To assess the performance of the proposed knowledge graph model, a series of test queries discussed in Section 3.1.3 were executed on the constructed knowledge graph. The evaluation focused on the following key metrics: (i) query execution time (Q) in milliseconds (ms) and (ii) the number of nodes and edges returned. The test cases included both (i) simple linear queries with single-hop lookups within the network, and (ii) complex multi-conditional queries requiring traversal of multiple hops and filtering based on combined conditions. Table 2 summarizes the tested queries (referenced in Section 3.1.3) and their outcomes.
The knowledge graph-based model delivered near-instantaneous results for simple queries (<1 ms) and maintained execution times under 10 milliseconds even for complex multi-hop queries. This contrasts sharply with existing platforms like Wikidata [23], which rely on manual or semi-automated updates and offer incomplete industry coverage. For example, a SPARQL query on Wikidata for BioPharma enterprises (Q507443) in the United States (Q30) returned only 217 results, far below actual industry counts and took approximately 802 milliseconds for a simple query. Moreover, platforms such as Wikidata lacks support for complex, multi-conditional relationship queries like those demonstrated here. Therefore, the proposed knowledge graph-based approach not only supports richer, relationship-driven queries but does so with significantly faster response times

3.3. Validation and Accuracy Check

To assess the accuracy of the constructed knowledge graph and its querying mechanism, a targeted manual validation was performed. A stratified random sample of eight enterprises, one from each of the eight key categories (e.g., manufacturers, suppliers, logistics providers), was selected. For each enterprise, direct relationships (first-degree connections) identified by the automated query mechanism were manually cross-checked against known partnerships recorded in the graph database. Additionally, three complex multi-hop queries, similar to those illustrated in Section 3.1.3 (b), were executed and verified.

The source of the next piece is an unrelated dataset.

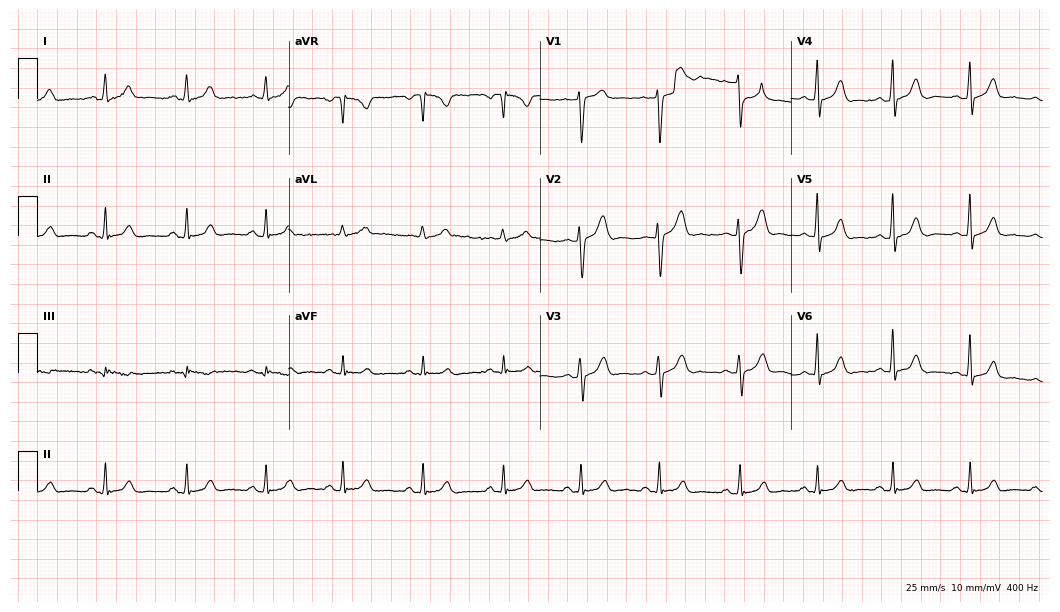
ECG (10.2-second recording at 400 Hz) — a 32-year-old woman. Labelled as a normal ECG.

4. Interoperability and Standardization

Knowledge graphs and graph databases have seen increasing adoption across industries due to their growing relevance and applications in diverse domains [51]. The knowledge graph developed in this work for the Pennsylvania (PA) BioPharma sector to enhance supply chain resilience represents one such application. However, to extend the utility and applicability of this knowledge graph across a broader ecosystem of SMEs, it must support key capabilities such as data exchange and integration, semantic reuse, creation of new knowledge, and shared understanding across different systems. These capabilities are collectively encompassed by the concept of interoperability, defined as the ability of multiple systems to seamlessly exchange, interpret, and utilize information [52]. In the context of graph databases and knowledge graphs, interoperability implies that data must be represented, stored, and shared in a manner that is both machine-readable and intelligible across different platforms and domains [53]. One of the most effective ways to achieve interoperability is through the adoption of standardized frameworks and protocols.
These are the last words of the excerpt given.